(Provided data)

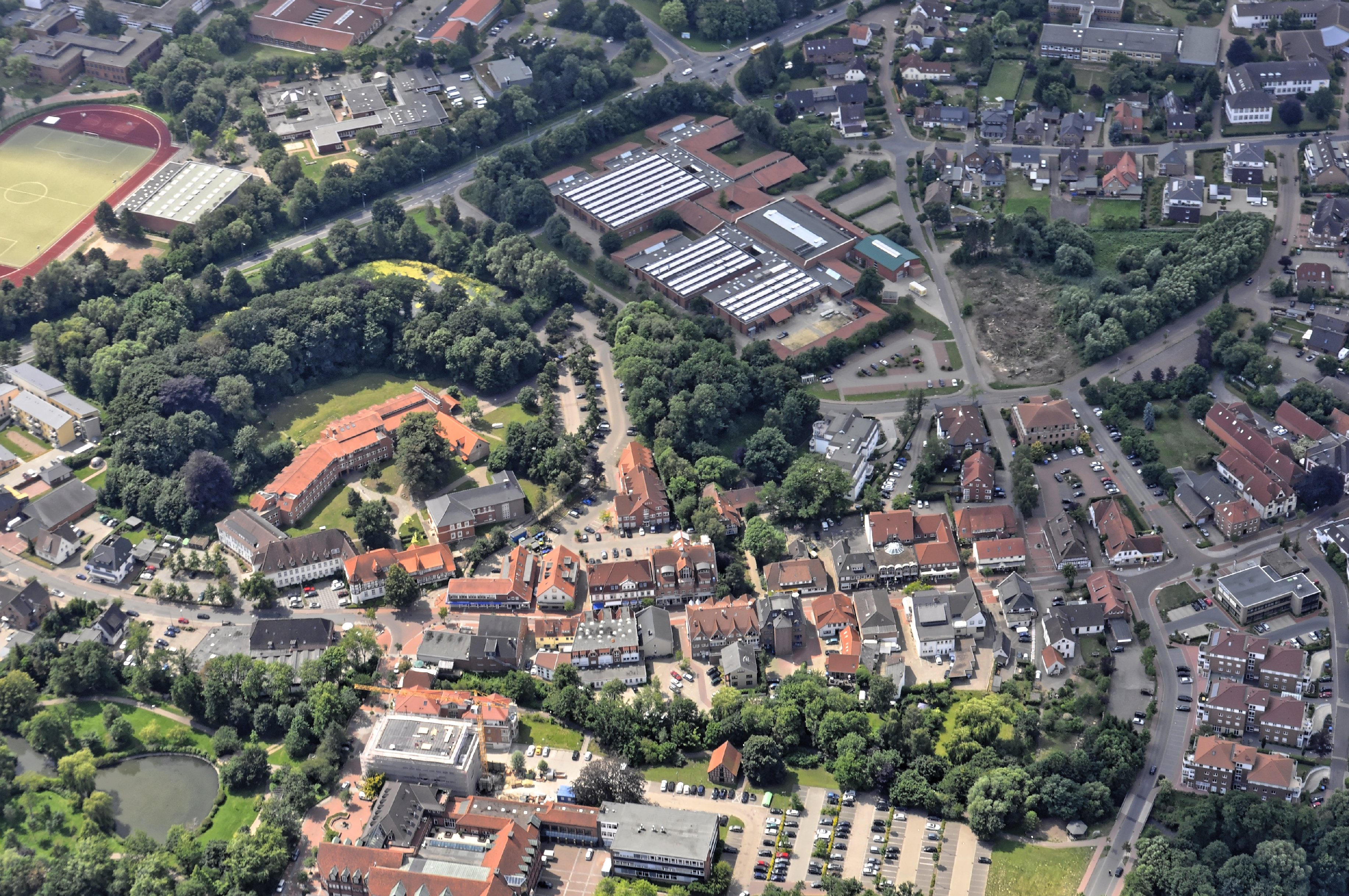 Bilder vom Flug Nordholz-Hammelburg 2015: Blick von Osten auf Syke; in der Bildmitte oben die hellen Dächer der Gebäude der Berufsbildenden Schule Syke; Bildmitte links mit roten Dach der alte Amtshof; vorn links der Mühlenteich.
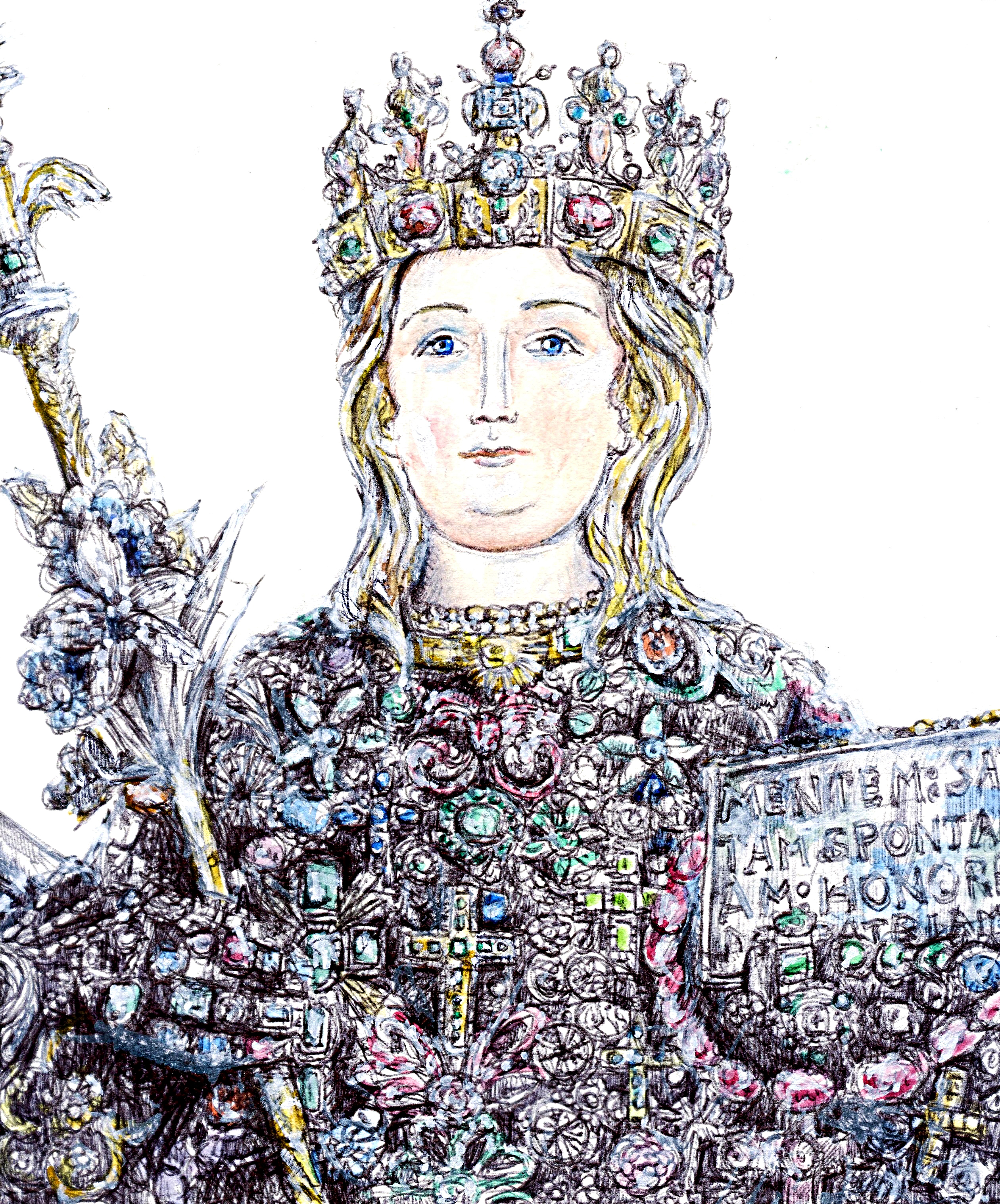 "Agatha", Sant'Agata vergine e martire di Catania, G. Guida, 2020
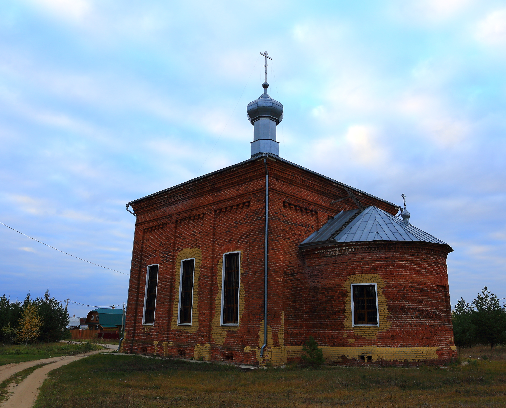 Церковь Рождества Христова (Москва и Московская область, Егорьевск, село Мальково)
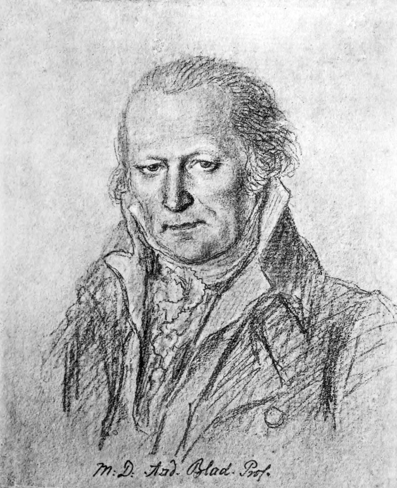 Anders Blad (1748-1834)
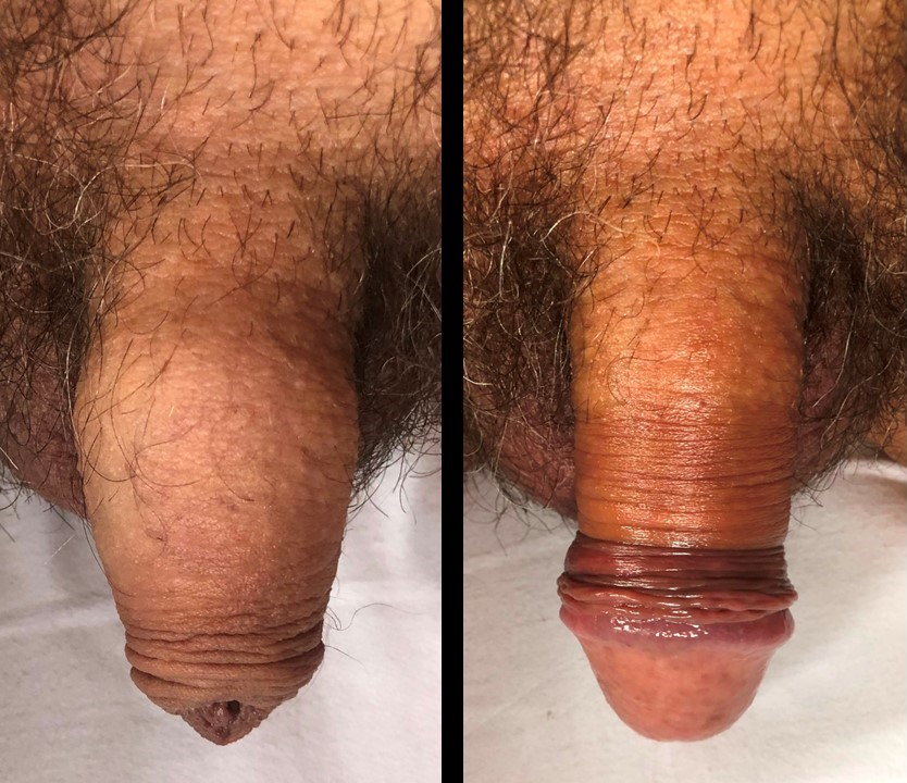 Prepucio en pene flácido adulto sano, intacto, 60 años, muestra las 2 fases básicas cotidianas. Se aprecia claro las diferentes texturas y cambios de tono de color en cada subparte. Varón de 60 años de edad, con ADN con estimado étnico 33% español, 28% portugués, 10% francés, 21% indígena americano y 8% de otros.
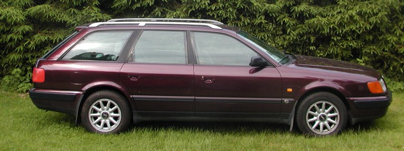 Audi 100 Avant 1992 - Sideview. Dark red, Zyklam Perleff. (L-0Z3-TP2)
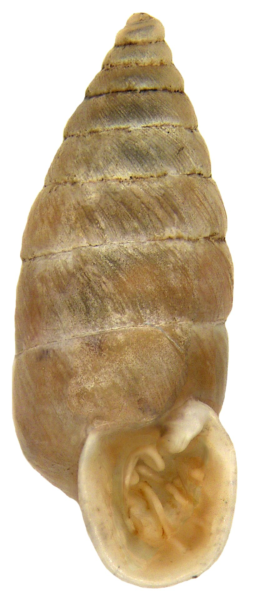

(End Provided data)

◆ What the exercise asks ◆
The expected output is the run of lines from the one containing "Церковь Рождества Христова" to the last line of the listing above, both included, word for word and free of pictures.

◆ Answer to the exercise ◆
 Церковь Рождества Христова (Москва и Московская область, Егорьевск, село Мальково)
 Anders Blad (1748-1834)
 Prepucio en pene flácido adulto sano, intacto, 60 años, muestra las 2 fases básicas cotidianas. Se aprecia claro las diferentes texturas y cambios de tono de color en cada subparte. Varón de 60 años de edad, con ADN con estimado étnico 33% español, 28% portugués, 10% francés, 21% indígena americano y 8% de otros.
 Audi 100 Avant 1992 - Sideview. Dark red, Zyklam Perleff. (L-0Z3-TP2)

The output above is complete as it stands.